How will you defend yourself and your family if you are confronted by an armed intruder or intruders?

You could call 911 unless, as often happens these days, the intruders have taken the trouble to cut your telephone wires before they kick your door down. But if you did get the call off, you still have a problem:

The intruders are there in your house, and the police aren't.

The sad fact is that, because of logistics, police can't protect you. In more than 99 percent of the cases, by the time the police even get called -- and certainly by the time they arrive -- the crime has already been committed.

The hard truth is that, when you are confronted by a criminal, you're in the same situation today you would have been in if you had lived alone on an isolated ranch on the American frontier. There's nobody at the dance but you and the criminal. You have to fight. You win, you live; you lose, you die. Simple as that. No alternative unless you want to depend on your begging and some thug's mercy. But in serious encounters, by the time the cavalry gets there, there will be dead and wounded lying around. The question you have to answer is: Do you want to be among the dead or among the living?

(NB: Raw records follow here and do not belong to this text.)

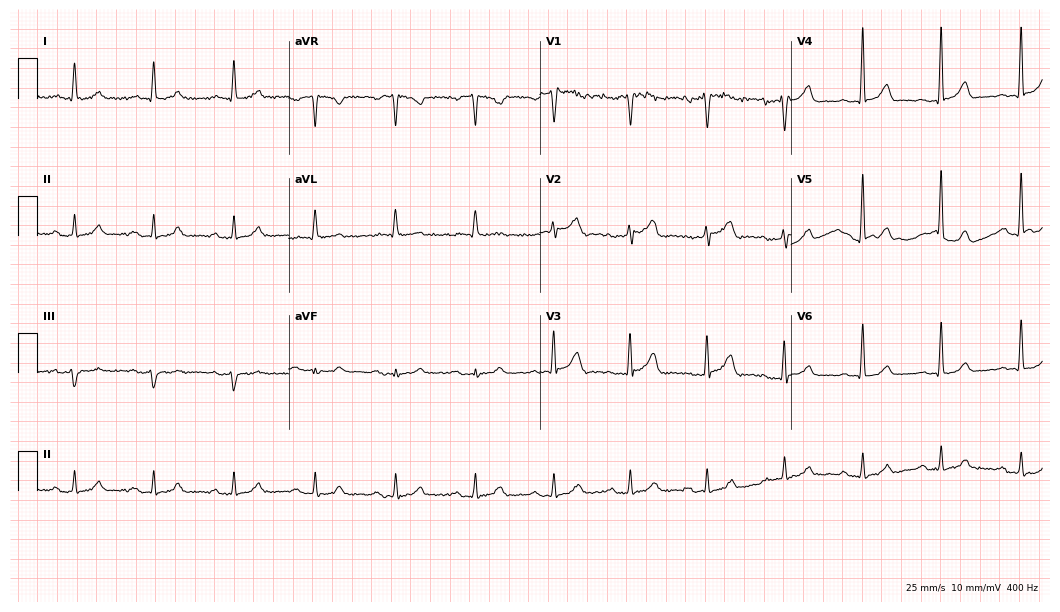
Standard 12-lead ECG recorded from a man, 75 years old. The tracing shows first-degree AV block.
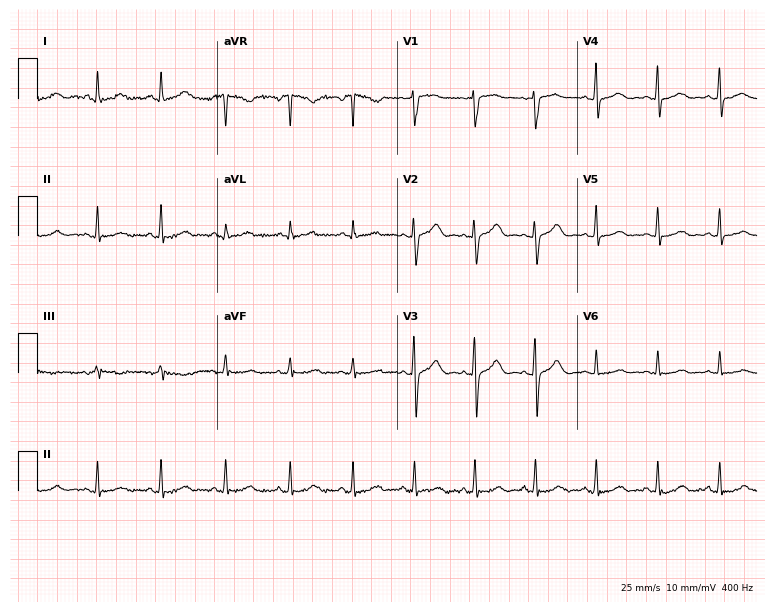
12-lead ECG from a woman, 23 years old. Labelled as a normal ECG.
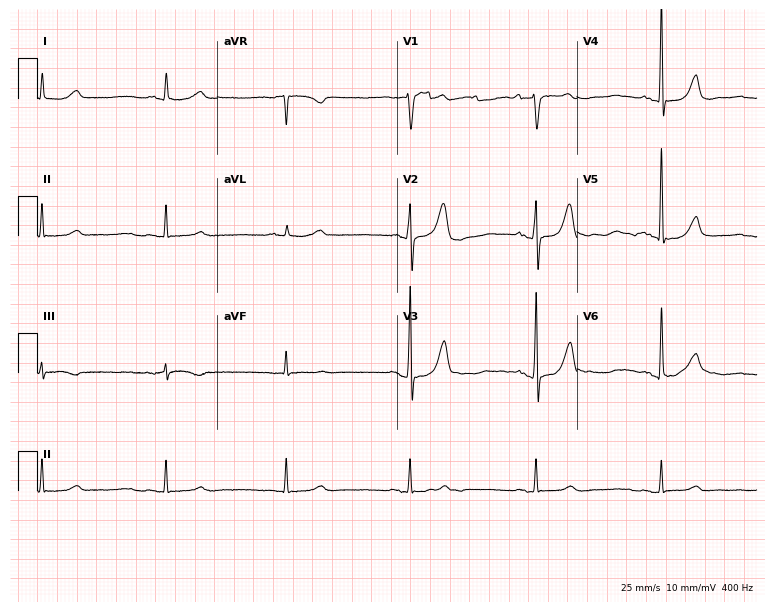
12-lead ECG from an 86-year-old male. No first-degree AV block, right bundle branch block (RBBB), left bundle branch block (LBBB), sinus bradycardia, atrial fibrillation (AF) or sinus tachycardia recorded for this tracing.
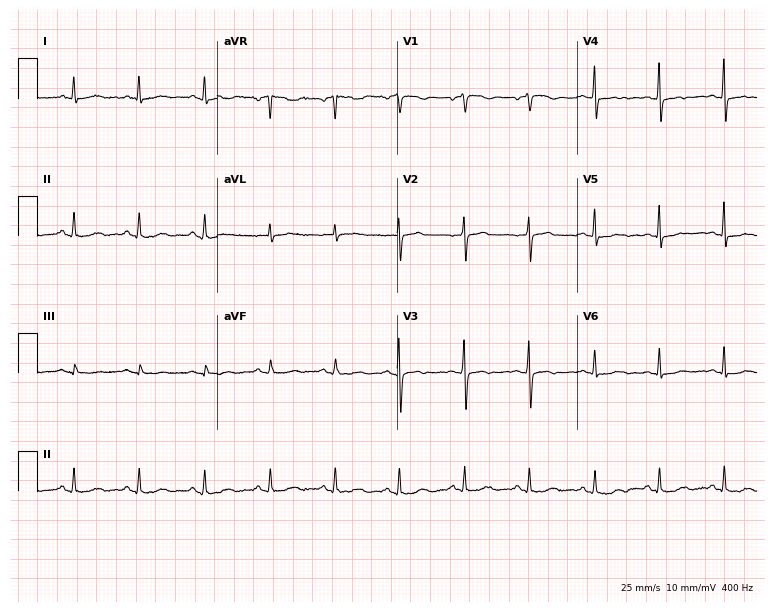
Electrocardiogram, a female patient, 52 years old. Of the six screened findings (first-degree AV block, right bundle branch block, left bundle branch block, sinus bradycardia, atrial fibrillation, sinus tachycardia), none is recorded. Only these six findings were labelled.

Now you may suppose that you are a glib talker and when some crack-crazed thug sticks a gun in your face, you can reason with him. That's a very far-fetched supposition. I would bet on the thug. Any honest street cop will tell you that the predators roaming today are far more dangerous than even mob hit men of the past. The hit men would never kill without a reason. Today's thugs kill on a whim for no rational reason at all. And many of them will kill everyone there, including babies and children.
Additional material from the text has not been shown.